President Donald Trump has tapped Bill Pulte, the director of the Federal Housing Finance Agency, to become acting director of national intelligence, a move that has helped derail congressional efforts to extend a key U.S. surveillance authority under FISA Section 702 ahead of a Friday deadline.
President Donald Trump said he has selected Bill Pulte, the director of the Federal Housing Finance Agency (FHFA), to serve as acting director of national intelligence, elevating a close ally with little national-security experience to oversee the U.S. intelligence community.
Trump announced the decision in a post on Truth Social, praising Pulte’s experience handling what he called “the most sensitive matters” and pointing to his work overseeing Fannie Mae and Freddie Mac through the FHFA.
The appointment has become entangled with Congress’s effort to renew Section 702 of the Foreign Intelligence Surveillance Act, a major foreign-intelligence collection authority that lawmakers have been debating amid long-running concerns about privacy and past compliance problems. Democrats and some Republicans have said Pulte’s selection disrupted negotiations and hardened opposition to moving a reauthorization bill.
On Thursday, the House rejected a short-term extension as the deadline approached, heightening the likelihood of a lapse. Democratic leaders said they could not support extending the authority without reforms and criticized the administration’s decision to install Pulte as acting intelligence chief.
Senate Majority Leader John Thune, a Republican, has raised concerns about putting a partisan figure in the job, while Sen. Mark Warner of Virginia, the top Democrat on the Senate Intelligence Committee, has criticized the timing as Congress was trying to reach a deal on Section 702.

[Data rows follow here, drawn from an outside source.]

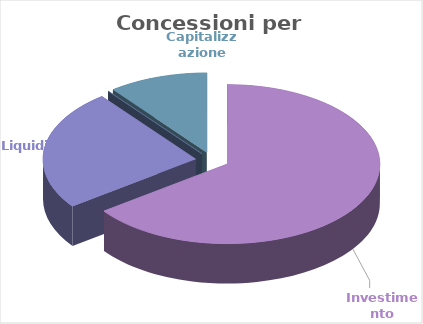
| Category | Series 0 |
|---|---|
| Investimento | 20034280 |
| Liquidità  | 7570000 |
| Consolido | 0 |
| Capitalizzazione | 3250000 |

Trump has sought to portray Pulte’s tenure as temporary, saying the administration is interviewing candidates for a permanent director and urging lawmakers to approve a short-term extension while the White House settles on a nominee. Hours after the House vote, Trump said he would nominate Jay Clayton, a former Securities and Exchange Commission chairman and the current U.S. attorney for the Southern District of New York, to serve as director of national intelligence.